Trust Bank van Afrika Bpk v Eksteen 1964 (3) SA 402 (A)

Strydom v Die Land- & Landboubank van SA 1972 (1) SA 801 (A) at 815

Philmatt (Pty) Ltd v Mosselbank Developments CC [1996] 1 All SA 296 (A); 1996 (2) SA 15
(SCA)

Provincial Government of the Eastern Cape and others v Contractprops 25 (Pty) Ltd [2001] 4
All SA 273 (A); 2001 (4) SA 142 (SCA)

PRECEDENTS

Plea – to a claim based on plaintiff’s ownership of a motor vehicle

1. Defendant denies that plaintiff is the owner of the motor vehicle concerned.
2. In the alternative, and in the event of the court’s finding that plaintiff is the
owner of the vehicle, defendant pleads that plaintiff is estopped from relying on his
ownership for the following reasons:

(a) on [date], plaintiff by words [set out] and by conduct [set out] negligently
represented to defendant that one [X] was the owner of the motor vehicle;

[Page 168]

(b) defendant accepted as correct this representation and acted thereon when [X]
presented the vehicle to him as a trade-in on a vehicle which [X] intended to purchase from
defendant;

(c) in so doing, defendant acted to his detriment and accepted the said vehicle as
part payment for the purchase of a vehicle [describe] by [X].

Plea – similar

3. Plaintiff entrusted the vehicle to X Motors, a well-known dealer in motor


vehicles.

4. Plaintiff requested X Motors to find a buyer for the vehicle.

5. Plaintiff knew, or should have known, that X Motors would exhibit the vehicle
at its business premises as part of its stock-in-trade, which it in due course did.

6. Plaintiff thereby enabled X Motors to deal with the vehicle as owner.

7. By this conduct, plaintiff negligently represented to defendant that X Motors


was the owner of the vehicle and had the right to dispose of it.

8. Defendant accepted as correct the representation and, relying on it, to his


prejudice, purchased the vehicle from X Motors and paid the purchase sum of [Rx] in full.

9. Plaintiff is consequently estopped from enforcing his alleged ownership


against defendant.

Cf Info Plus v Scheelke 1998 (3) SA 184 (SCA); [1998] 2 All SA 509 (SCA) at 516a–f

Replication – to a plea denying that defendant’s alleged agent was authorised

1. Plaintiff persists in his allegations that [X] was duly authorised by defendant
to enter into the contract.

2. In the event, however, of the court’s finding that [X] was not duly authorised,
plaintiff replies that defendant is estopped from denying the authority of [X] for the following
reasons:

(a) For many years, plaintiff conducted business with defendant through the
agency of [X].
(b) [X] is stated to be the agent of defendant on defendant’s stationery.

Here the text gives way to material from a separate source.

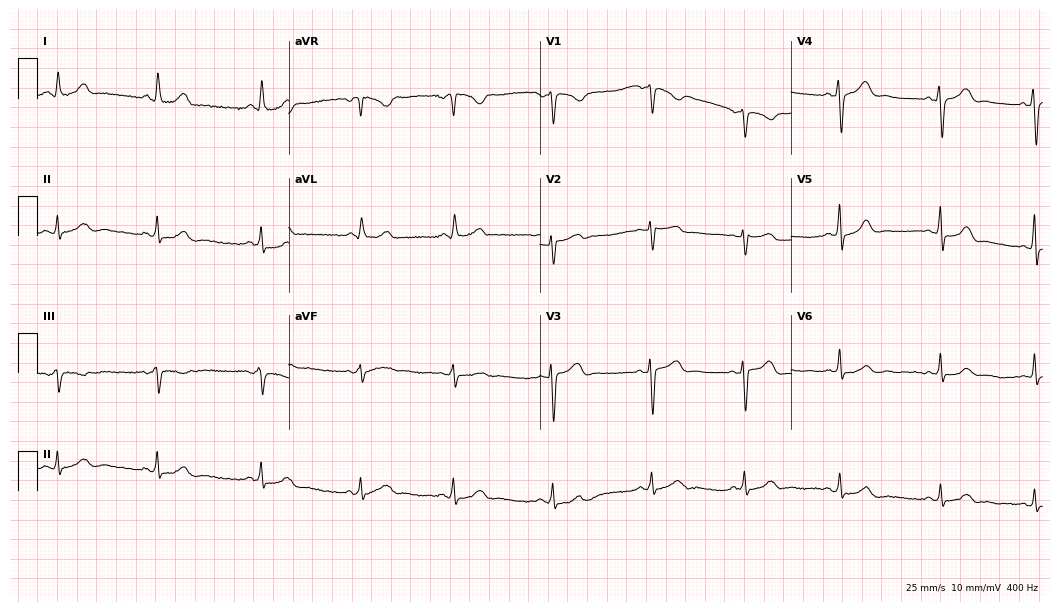
Resting 12-lead electrocardiogram. Patient: a female, 43 years old. None of these six findings is recorded: first-degree AV block, right bundle branch block, left bundle branch block, sinus bradycardia, atrial fibrillation, sinus tachycardia.

(c) At no time did defendant inform plaintiff that [X] was no longer his agent.

(d) Acting as aforesaid, defendant represented to plaintiff that [X] was still his
authorised agent.

(e) Acting on the belief of the correctness of this representation, plaintiff was
induced, to his detriment, to enter into a contract with [X], ostensibly as the agent of
defendant.

Cf the pleadings in CJ Mathebula t/a Nxolwane Bottle Store v University of the North [1998]
3 All SA 477 (T)

Eviction or Ejectment

Related subject: LEASES

POSSESSORS: DAMAGES CLAIMS BY VINDICATION

WARRANTY AGAINST EVICTION

Statutory protection:  The Constitution and a number of statutes affect the right to eject an
“unlawful” occupier of land and these have to be taken into account before proceeding
against any given occupier. The statutes are dealt with below in a limited fashion.

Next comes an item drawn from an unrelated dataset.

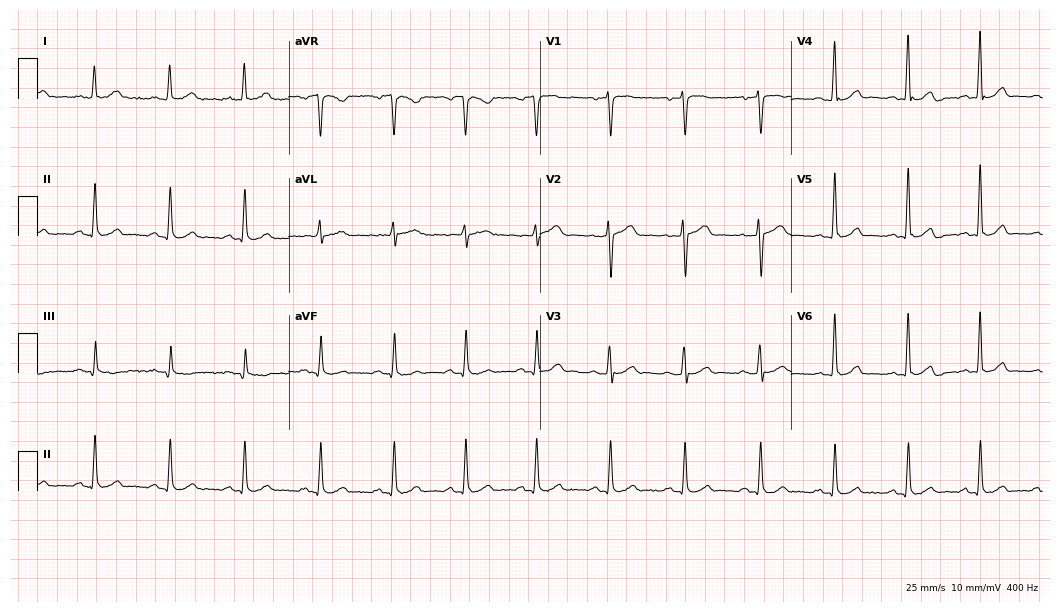
Resting 12-lead electrocardiogram (10.2-second recording at 400 Hz). Patient: a male, 50 years old. Read as a normal ECG.

Causes of action:  Ejectment of an occupier of premises can be obtained by means of:

(a) the rei vindicatio. In such event, reliance is placed on the plaintiff’s ownership and the
defendant’s possession of the property; or

(b) a possessory claim.

[Page 169]

Under the present heading, only the second ground is discussed. It should, however, be read
with VINDICATION.

Possessory claim:  The plaintiff need not allege and prove any title to the property from
which the defendant is to be evicted under this cause of action.

Ebrahim v Pretoria Stadsraad 1980 (4) SA 10 (T)

Boompret Investments (Pty) Ltd v Paardekraal Concession Store (Pty) Ltd 1990 (1) SA 347
(A) at 351

The plaintiff must, however, allege and prove:

(a) the right of the defendant to possess, for example, the terms of the agreement between
the parties, which was derived from the plaintiff;
Boshoff v Union Government 1932 TPD 345

(b) a valid termination of the right to possess;

Matador Buildings (Pty) Ltd v Harman 1971 (2) SA 21 (C)

Schnehage v Bezuidenhout 1977 (1) SA 362 (O)

V Saitis & Co (Pvt) Ltd v Fenlake (Pvt) Ltd [2002] 4 All SA 50 (Z)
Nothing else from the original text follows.